Location is never just backdrop in a film like this. Sri Lanka offers something the production needs—geography, light, scale. You can't fake certain kinds of landscape. And there's a practical side too: you go where the story needs to be told, and sometimes that means crossing borders.
The thousand-dancer song in Mysore—that's an enormous commitment. Why shoot that on a holiday when the crew probably wanted time off?
Because that's the kind of film this is. When you're building something meant to be seen across the entire country, across languages, you don't compromise on the moments that define it. A song like that becomes the film's signature. You do it right, or you don't do it.
Ram Charan has transformed himself for this role. What does that usually mean?
It means he's not playing a version of himself. He's become someone else—physically, maybe vocally, certainly in how he moves through space. That kind of commitment signals to everyone else on set that this isn't routine work.
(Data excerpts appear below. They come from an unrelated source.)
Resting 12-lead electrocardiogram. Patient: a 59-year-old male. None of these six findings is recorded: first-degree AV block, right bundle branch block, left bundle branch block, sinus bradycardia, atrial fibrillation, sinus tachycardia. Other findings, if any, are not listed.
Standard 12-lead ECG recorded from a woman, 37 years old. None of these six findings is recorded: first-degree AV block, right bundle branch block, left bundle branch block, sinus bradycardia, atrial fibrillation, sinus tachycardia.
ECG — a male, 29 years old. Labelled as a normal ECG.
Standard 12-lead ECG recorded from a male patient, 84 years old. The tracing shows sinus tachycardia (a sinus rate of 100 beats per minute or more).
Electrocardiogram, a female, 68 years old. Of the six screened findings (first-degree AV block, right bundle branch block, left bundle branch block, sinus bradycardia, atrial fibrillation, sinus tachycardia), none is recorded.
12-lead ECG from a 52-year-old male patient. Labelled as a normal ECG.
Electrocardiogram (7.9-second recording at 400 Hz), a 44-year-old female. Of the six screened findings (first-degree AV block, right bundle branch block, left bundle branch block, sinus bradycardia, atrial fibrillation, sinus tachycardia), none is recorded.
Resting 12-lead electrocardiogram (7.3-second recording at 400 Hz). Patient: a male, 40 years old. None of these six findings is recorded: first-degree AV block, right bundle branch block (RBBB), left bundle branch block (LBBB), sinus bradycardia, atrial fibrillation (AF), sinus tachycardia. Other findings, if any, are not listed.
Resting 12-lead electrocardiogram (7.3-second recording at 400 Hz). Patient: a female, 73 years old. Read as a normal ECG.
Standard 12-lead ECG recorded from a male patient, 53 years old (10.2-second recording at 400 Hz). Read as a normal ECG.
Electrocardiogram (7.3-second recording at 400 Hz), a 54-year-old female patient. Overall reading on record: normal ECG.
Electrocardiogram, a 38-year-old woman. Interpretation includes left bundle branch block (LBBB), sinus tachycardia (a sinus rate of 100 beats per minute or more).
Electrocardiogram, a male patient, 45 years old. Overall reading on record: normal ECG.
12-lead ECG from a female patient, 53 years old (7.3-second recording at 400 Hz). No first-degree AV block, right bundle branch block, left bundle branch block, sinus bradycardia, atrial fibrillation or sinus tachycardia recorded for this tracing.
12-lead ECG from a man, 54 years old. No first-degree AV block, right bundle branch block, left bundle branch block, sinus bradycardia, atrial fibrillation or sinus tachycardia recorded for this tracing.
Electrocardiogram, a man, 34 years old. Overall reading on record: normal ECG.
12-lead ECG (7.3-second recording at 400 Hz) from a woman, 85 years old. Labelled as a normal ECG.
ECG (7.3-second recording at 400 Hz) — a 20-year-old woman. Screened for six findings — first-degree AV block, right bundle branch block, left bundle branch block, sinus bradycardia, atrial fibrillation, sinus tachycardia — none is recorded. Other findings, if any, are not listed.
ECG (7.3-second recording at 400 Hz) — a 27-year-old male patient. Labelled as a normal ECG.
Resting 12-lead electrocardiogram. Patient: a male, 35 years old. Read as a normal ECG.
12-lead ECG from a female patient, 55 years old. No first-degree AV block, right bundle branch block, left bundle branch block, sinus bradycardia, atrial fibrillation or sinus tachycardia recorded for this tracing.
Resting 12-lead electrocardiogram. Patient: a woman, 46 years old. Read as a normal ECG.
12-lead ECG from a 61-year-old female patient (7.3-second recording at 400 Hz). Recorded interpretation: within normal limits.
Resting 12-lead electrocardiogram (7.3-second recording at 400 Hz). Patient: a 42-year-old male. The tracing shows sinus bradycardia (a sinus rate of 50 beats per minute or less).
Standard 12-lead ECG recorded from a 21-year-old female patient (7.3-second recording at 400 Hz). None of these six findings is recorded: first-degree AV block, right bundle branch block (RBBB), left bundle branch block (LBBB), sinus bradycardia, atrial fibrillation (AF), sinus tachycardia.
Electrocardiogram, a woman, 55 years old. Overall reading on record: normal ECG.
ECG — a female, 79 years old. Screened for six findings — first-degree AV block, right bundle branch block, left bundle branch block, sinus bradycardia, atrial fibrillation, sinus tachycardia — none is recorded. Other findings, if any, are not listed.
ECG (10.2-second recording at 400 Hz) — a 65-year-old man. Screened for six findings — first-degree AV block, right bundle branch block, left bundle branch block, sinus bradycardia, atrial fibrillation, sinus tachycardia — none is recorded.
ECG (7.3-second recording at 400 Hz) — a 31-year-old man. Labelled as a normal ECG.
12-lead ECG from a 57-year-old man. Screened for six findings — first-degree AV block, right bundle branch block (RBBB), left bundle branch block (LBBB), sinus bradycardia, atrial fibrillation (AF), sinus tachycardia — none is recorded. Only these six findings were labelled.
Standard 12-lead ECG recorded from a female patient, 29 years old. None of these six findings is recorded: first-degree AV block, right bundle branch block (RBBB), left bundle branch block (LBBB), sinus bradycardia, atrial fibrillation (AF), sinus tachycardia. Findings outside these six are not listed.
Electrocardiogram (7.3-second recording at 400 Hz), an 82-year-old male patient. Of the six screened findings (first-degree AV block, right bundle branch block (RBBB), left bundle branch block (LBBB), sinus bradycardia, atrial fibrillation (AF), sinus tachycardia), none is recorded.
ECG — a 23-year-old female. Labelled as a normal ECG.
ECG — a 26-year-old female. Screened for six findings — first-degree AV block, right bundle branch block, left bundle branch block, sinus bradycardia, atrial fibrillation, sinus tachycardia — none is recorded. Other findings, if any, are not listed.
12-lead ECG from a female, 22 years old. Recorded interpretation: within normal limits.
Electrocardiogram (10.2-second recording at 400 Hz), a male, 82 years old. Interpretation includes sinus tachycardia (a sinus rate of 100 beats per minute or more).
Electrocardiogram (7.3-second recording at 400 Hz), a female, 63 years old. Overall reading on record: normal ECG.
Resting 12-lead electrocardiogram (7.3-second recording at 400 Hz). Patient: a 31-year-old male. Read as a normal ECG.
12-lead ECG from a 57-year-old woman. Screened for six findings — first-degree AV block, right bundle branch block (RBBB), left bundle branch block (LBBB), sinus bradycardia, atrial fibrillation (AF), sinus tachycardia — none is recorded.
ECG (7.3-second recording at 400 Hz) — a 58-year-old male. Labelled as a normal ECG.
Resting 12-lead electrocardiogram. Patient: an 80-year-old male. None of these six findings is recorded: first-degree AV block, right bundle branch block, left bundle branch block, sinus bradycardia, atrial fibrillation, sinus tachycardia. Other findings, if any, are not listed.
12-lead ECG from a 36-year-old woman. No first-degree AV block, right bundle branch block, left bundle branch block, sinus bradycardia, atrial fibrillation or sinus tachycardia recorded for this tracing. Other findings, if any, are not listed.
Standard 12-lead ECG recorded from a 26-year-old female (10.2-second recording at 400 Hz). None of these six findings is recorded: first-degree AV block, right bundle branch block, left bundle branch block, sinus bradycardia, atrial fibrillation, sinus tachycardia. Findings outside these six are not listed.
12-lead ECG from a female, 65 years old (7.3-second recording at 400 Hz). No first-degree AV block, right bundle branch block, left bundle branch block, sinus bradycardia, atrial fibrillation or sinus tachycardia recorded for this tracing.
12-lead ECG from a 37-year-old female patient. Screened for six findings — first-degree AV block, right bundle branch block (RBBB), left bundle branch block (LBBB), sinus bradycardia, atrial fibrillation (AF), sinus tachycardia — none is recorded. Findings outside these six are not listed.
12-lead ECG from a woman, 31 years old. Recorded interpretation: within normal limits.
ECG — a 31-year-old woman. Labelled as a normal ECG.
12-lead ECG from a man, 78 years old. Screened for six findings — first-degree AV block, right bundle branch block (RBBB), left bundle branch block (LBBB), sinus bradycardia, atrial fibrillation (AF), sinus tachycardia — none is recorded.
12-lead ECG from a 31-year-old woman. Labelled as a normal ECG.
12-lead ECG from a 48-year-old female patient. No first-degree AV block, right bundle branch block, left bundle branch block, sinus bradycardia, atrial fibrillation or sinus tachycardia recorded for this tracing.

Post-production happening while they're still shooting—isn't that risky?
It's ambitious, but it's also how you stay on schedule when you've promised a release date. You're not waiting until the last frame is shot to start thinking about the edit. You're building the film as you go.
March 27, 2026, his birthday. That feels deliberate.
It is. You don't pick a release date that specific by accident. It's saying this film is meant to be an event, not just another Thursday at the cinema.